# Intro
This is a notebook that introduces some of the data and concepts we will be working with

In [None]:
import pandas as pd
import geopandas as gpd
pd.set_option('display.max_columns', None)
from shapely.geometry import Point, LineString, Polygon
import rasterio
from rasterio.plot import show
from rasterio.mask import mask
import os

## Paths to some of the data

In [None]:
path = "../../synced-data/population-exploration/"

village_boundaries_filename = os.path.join(path,"Rwanda Village Boundaries/Village.shp")

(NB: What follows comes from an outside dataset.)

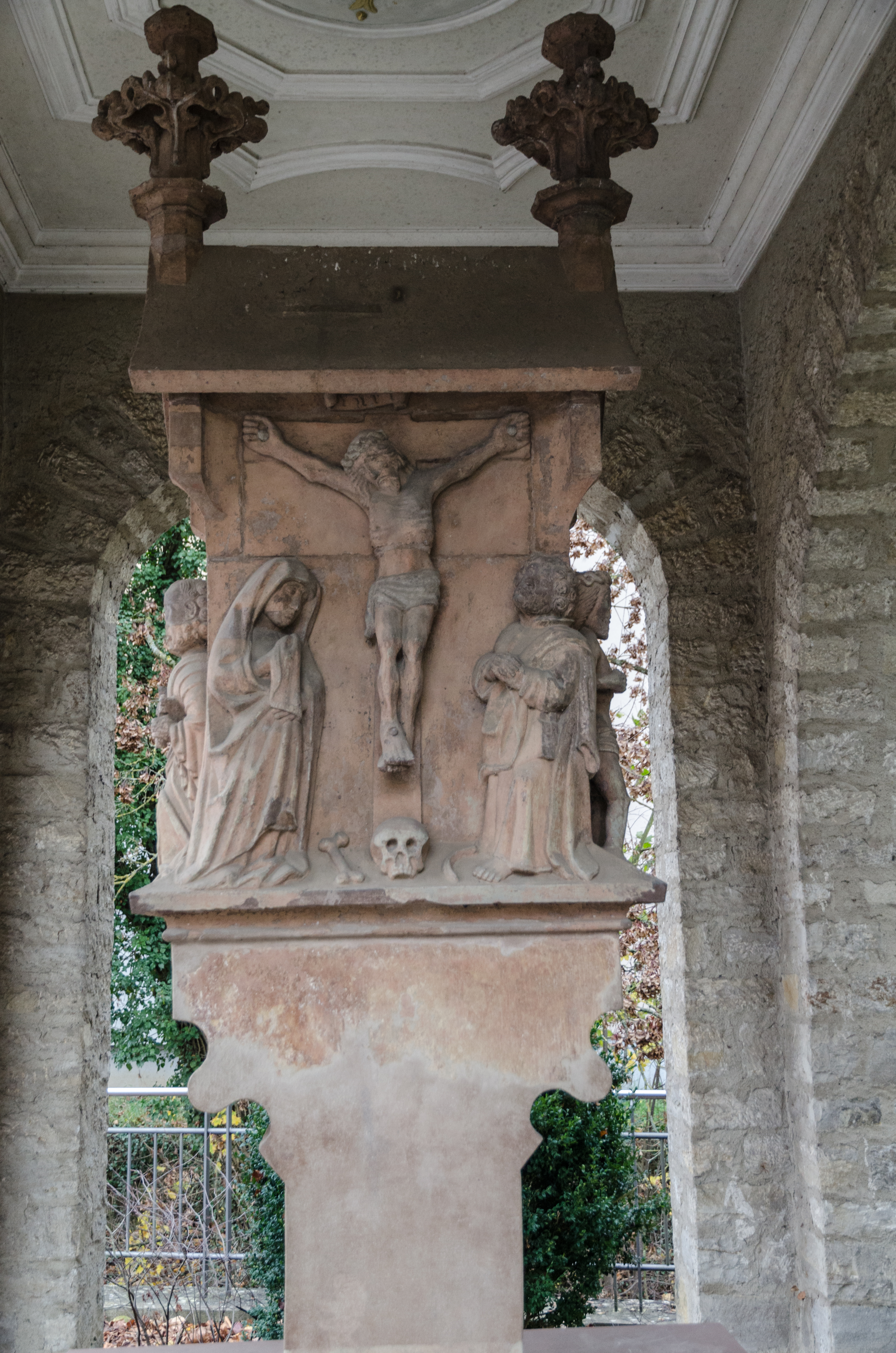 Volkach, Am Bach, Bildstock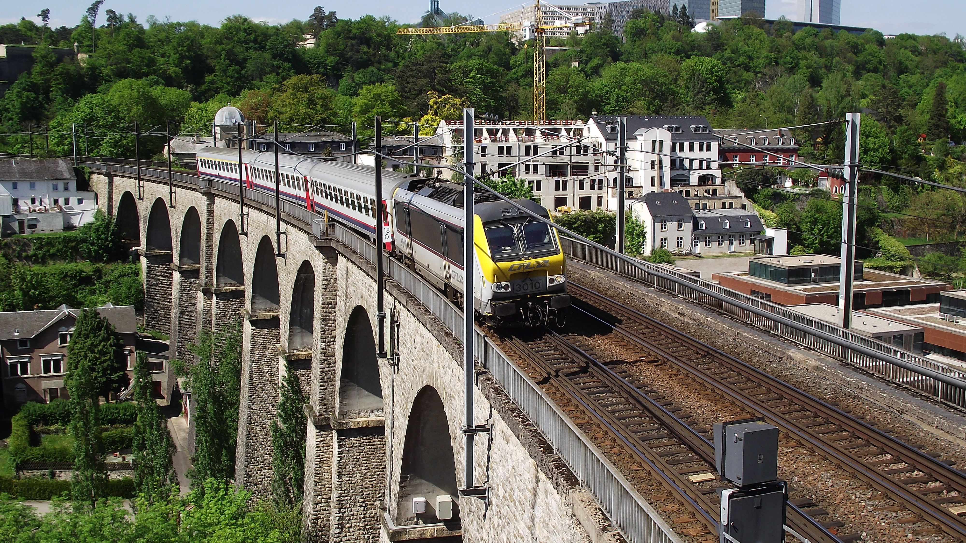 IR Luik Luxemburg op viaduct

highway_primary_filename = os.path.join(path, "rwanda_highway-primary.geojson")
highway_residential_filename = os.path.join(path, "rwanda_highway-residential.geojson")
highway_secondary_filename = os.path.join(path, "rwanda_highway-secondary.geojson")
highway_tertiary_filename = os.path.join(path, "rwanda_highway-tertiary.geojson")
highway_trunk_filename = os.path.join(path, "rwanda_highway-trunk.geojson")
highway_unclassified_filename = os.path.join(path, "rwanda_highway-unclassified.geojson")

rwa_pop_2020_filename = os.path.join(path, "rwa_ppp_2020.tif")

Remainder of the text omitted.